İlk sömürgecilerle birlikte adalara gelmiş olan misyonerler çok geçmeden bir üniversite kurup (1619), toprak edinerek, yerli halkı hıristiyanlaştırdılar; önemli bir güç haline geldiler ve sivil yöneticilere ancak XIX. yy. sonlarında boyun eğdiler.

Ticaret etkinlikleri, 1811’e kadar İspanya tahtının tekelinde kaldı. O tarihte limanlar yabancılara açıldı ve özel şirketler kuruldu (ama gene de İspanyol yetkilileri zaman zaman onların kararlarına karışıyorlardı).

İspanyol sömürgeciler (birkaç bin kişi), yerli halkı eğitmek için hiçbir şey yapmamışlardı. Manila’nın Filipinli halkı İspanyolca konuşuyordu; bu yüzden de, takımadaların her yanına İspanyol hükümetinin temsilcileri olarak gönderildiklerinde, yerel dillerini bümedikleri halklarla ilişki kurmakta büyük güçlük çektiler. Süveyş kanalı açılınca ulaşım ve alışveriş kolaylaştığından, bazı Filipinliler Avrupa’da öğrenim görmeye başladılar ve çok geçmeden ülkede ulusçu bir grup oluştu.

1872’de Filipinli askerlerin başlattıkları bir ayaklanma kanlı biçimde bastırıldı.

Rizal, Marcelo del Pilar, Lopez Jaena, Apolinario Mabini adlı önderler, bir Filipin partisi kurarak, din adamlarının egemenliğine, iktisat yaşamındaki ve yönetimdeki zorbalara karşı çıktılar.

Çok geçmeden sömürgecilerle ilişkiler iyice kötüleşti.

Rizal, 1888’de Filipin Birliği’ni (Liga filippina) kurduysa da, 1896’da İspanya’da tutuklanıp ölüm cezasına çarptırıldı ve ceza yerine getirildi. “Katipunan” diye adlandırılan ve birkaç bin üyesi bulunan Tagal örgütünün (Tagallar, Luzon nüfusunun çoğunluğunu oluşturuyorlardı) 1896 Ağustosumda başlattığı ayaklanma, iki ay soma gene kanlı biçimde bastırıldı.

Rizal’ın öldürüldüğü, ülkede öğrenilince, ayaklanma yeniden alevlendi ve birçok adaya yayıldı.

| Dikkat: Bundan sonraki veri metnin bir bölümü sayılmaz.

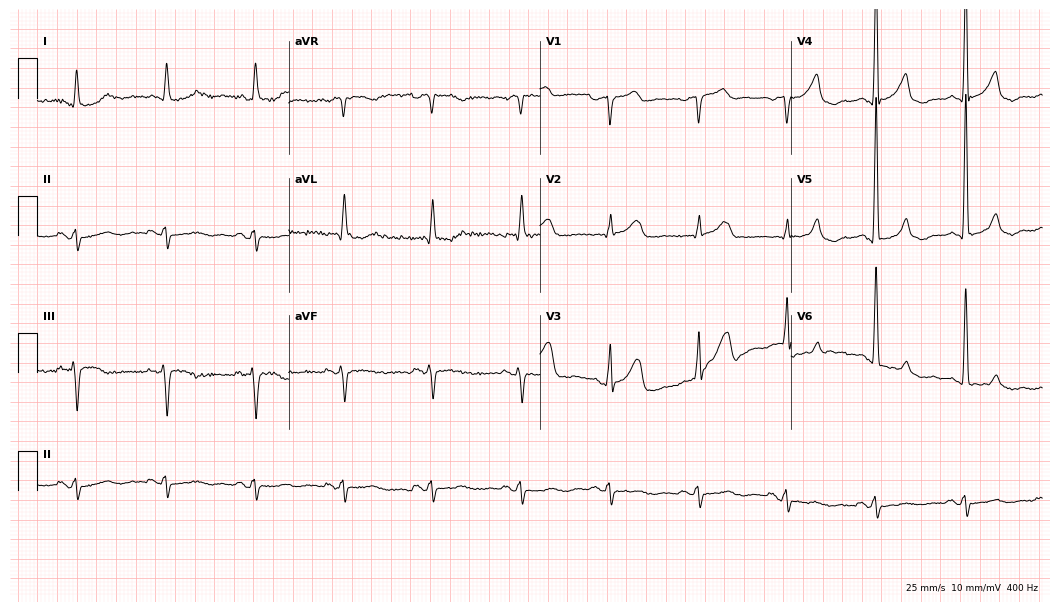
ECG (10.2-second recording at 400 Hz) — an 84-year-old man. Screened for six findings — first-degree AV block, right bundle branch block, left bundle branch block, sinus bradycardia, atrial fibrillation, sinus tachycardia — none is recorded. Only these six findings were labelled.
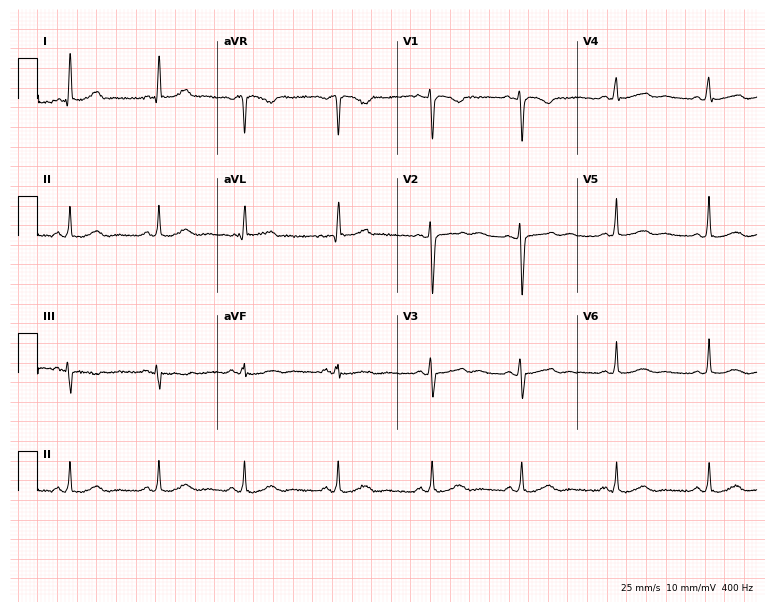
Electrocardiogram (7.3-second recording at 400 Hz), a 42-year-old woman. Overall reading on record: normal ECG.
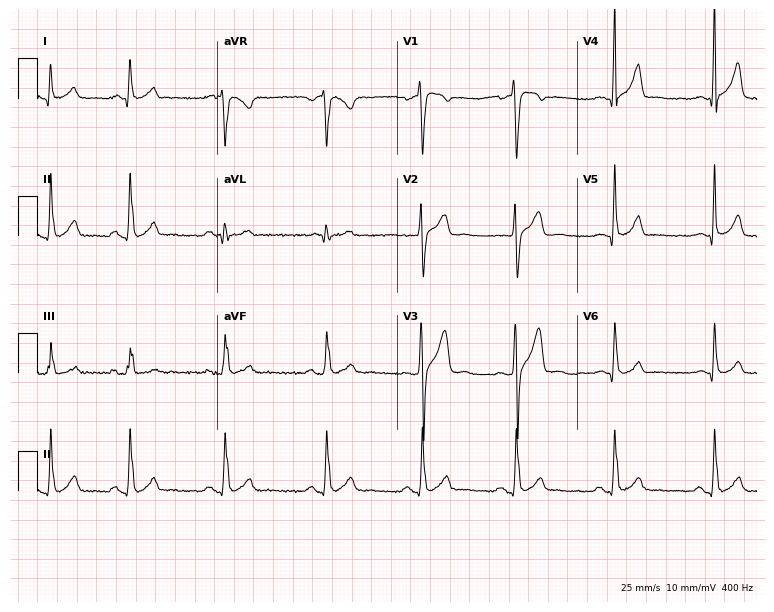
ECG — a 27-year-old man. Labelled as a normal ECG.
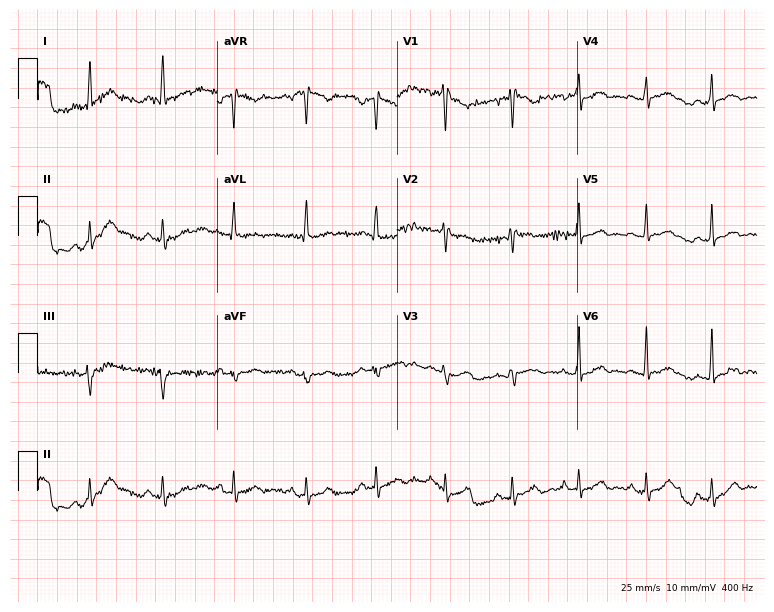
ECG — a 34-year-old woman. Screened for six findings — first-degree AV block, right bundle branch block (RBBB), left bundle branch block (LBBB), sinus bradycardia, atrial fibrillation (AF), sinus tachycardia — none is recorded. Only these six findings were labelled.

Filipinli Aguinaldo, İspanyolları, bazı özgürlükleri kabul etmeye zorladı; bir yıl sonra da İspanya A.B.D. savaşı patlak verdi.

Bu arada 1898 Mayısında Aguinaldo, İspanyollara karşı savaşımı yeniden başlattı; haziranda bağımsızlık ilan edilerek, Aguinaldo geçici cumhurbaşkanlığına seçildi.

23 Ocak 1899’da Mados’ta anayasanın üanından sonra, takımadaları İspanyollardan satın almış olan A.B.D., Filipin halkıyla çatışmaya girdi ve cumhuriyetçiler iki gün içinde ezildi.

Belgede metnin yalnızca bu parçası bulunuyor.